这话弄的秋白也没了话,取了药粉给她敷上,既心疼又难受,却什么也做不得。
“我们只管听姑娘的,莫要再自作主张了。”秋白怕她倔强,伸手搂着她安慰道,“这几天你都歇着,我去守夜。”
俞寄蓉吃了一块白梨便被冰的不行,赶紧顺了几口花茶,听门响知道秋白来了,“姐姐,你回去睡吧,我这儿用不着守夜。”
屏风后露出秋白的身形,脆生生的声音道,“姑娘,那可不成,万一裴公子吃醉酒走错了屋子,奴婢好帮您望着风啊…”
被她说的,俞寄蓉哭笑不得,“姐姐说什么呢…”
秋白驱散了身上的凉气,转进来把纱帐放下,不忘叮嘱,“姑娘且放心呢,今夜好生睡一觉,奴婢就在脚踏上。”

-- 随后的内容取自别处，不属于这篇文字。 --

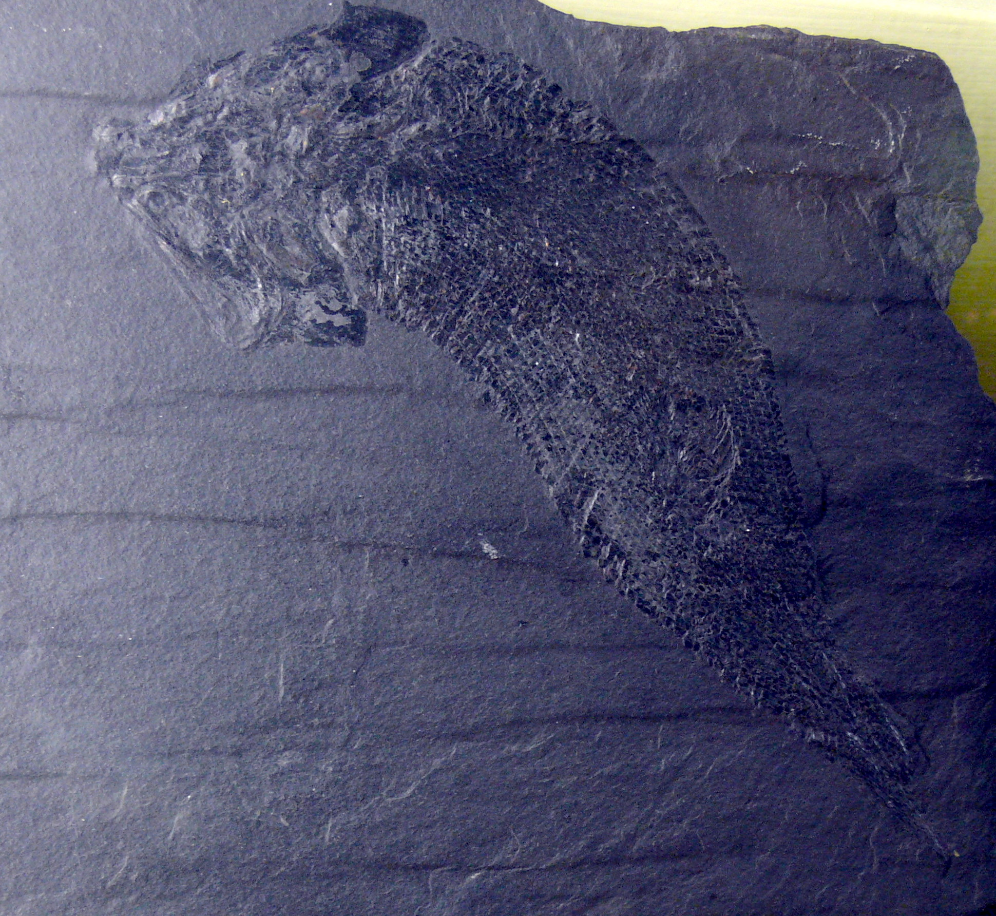 Palaeoniscus freieslebeni BLAINVILLE, Perm, Kupferschiefer, Mansfeld
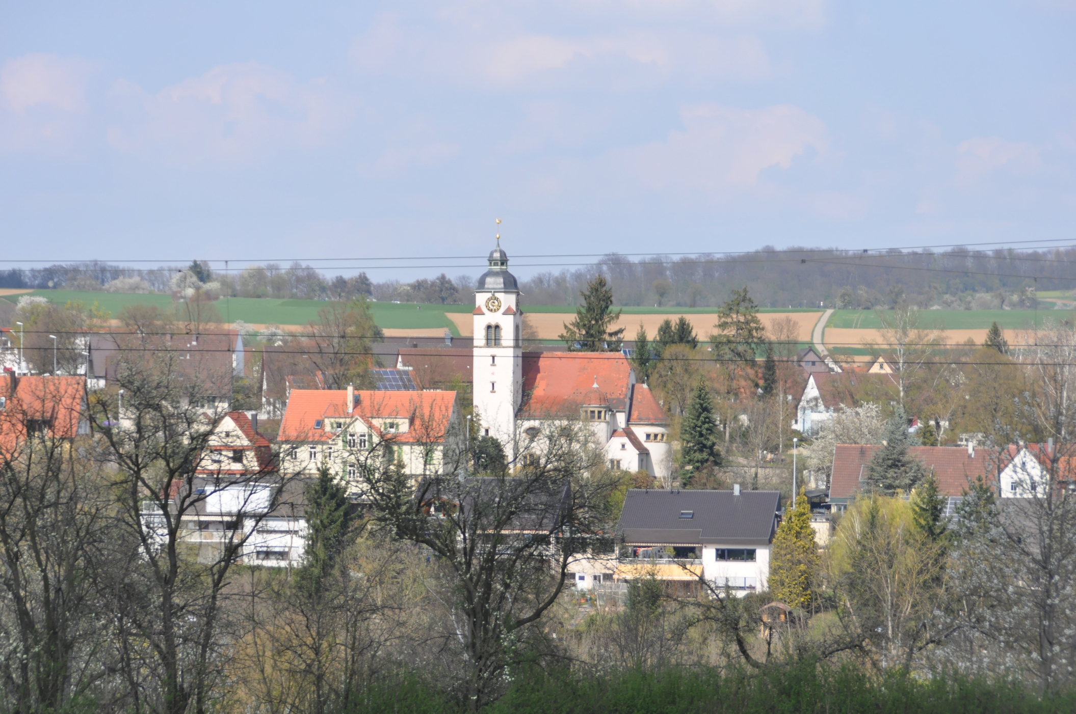 Metterzimmern (Bietigheim-Bissingen) 2012
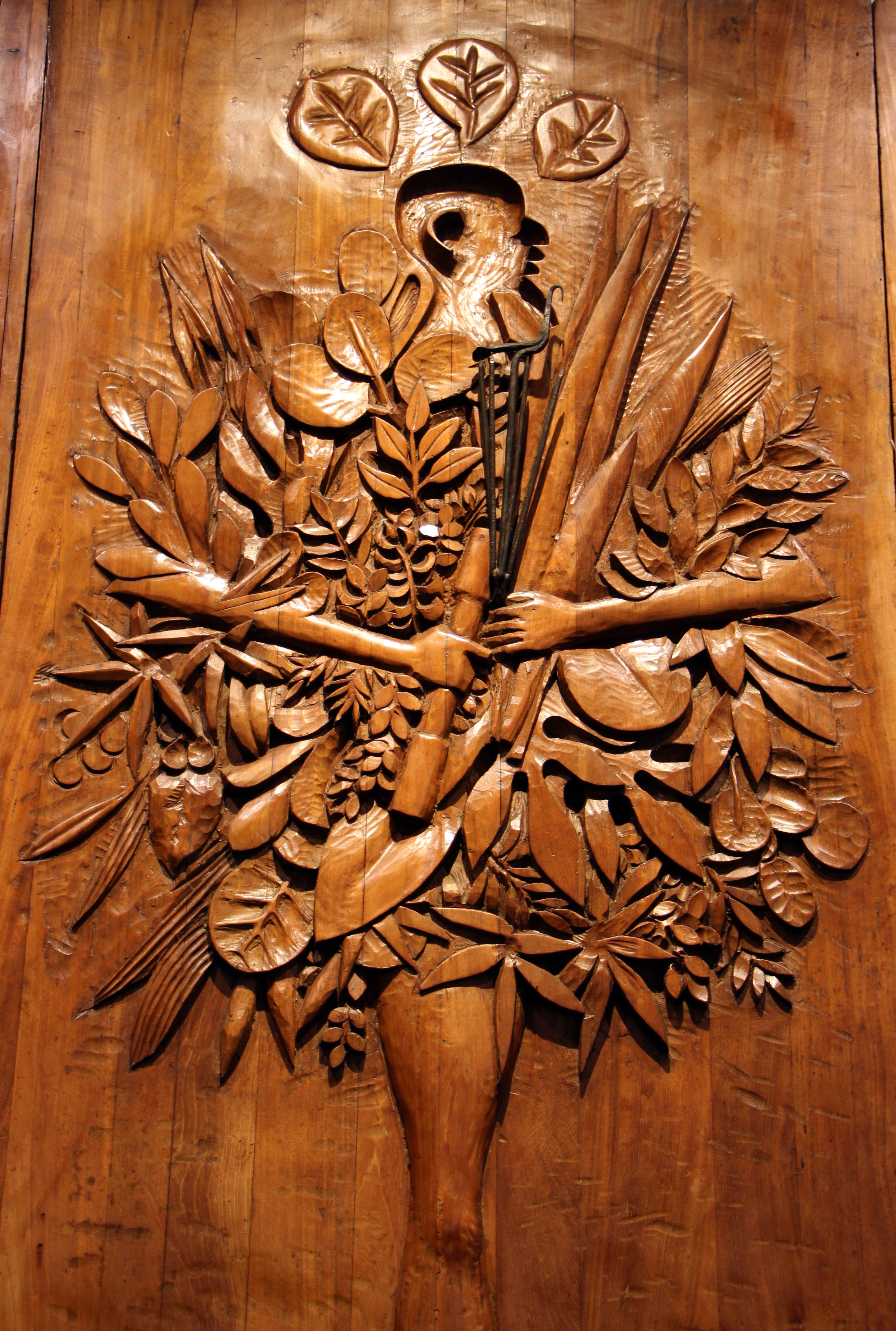 Candomblé nel Museu Afro-Brasileiro, Salvador

外间断断续续的又飘上雪,屋里留着一盏烛火,很快也熄灭了。
裴堰被拉去前院喝了一肚子的金骏眉,终得出来,便前往清漪院门口站着,夜风呼啸,雪花砸进他脖颈里,身后的小厮连忙伺候着披上大氅,他却摇摇头,兀自出声,“我不冷。”
只这么看着,他便不冷。
夜深几许,却抵不过情深。
翌日起早,俞寄蓉便换了衣裳去往慈安堂,刚出门,就见不远处立着个人影,当是她那个傻表哥。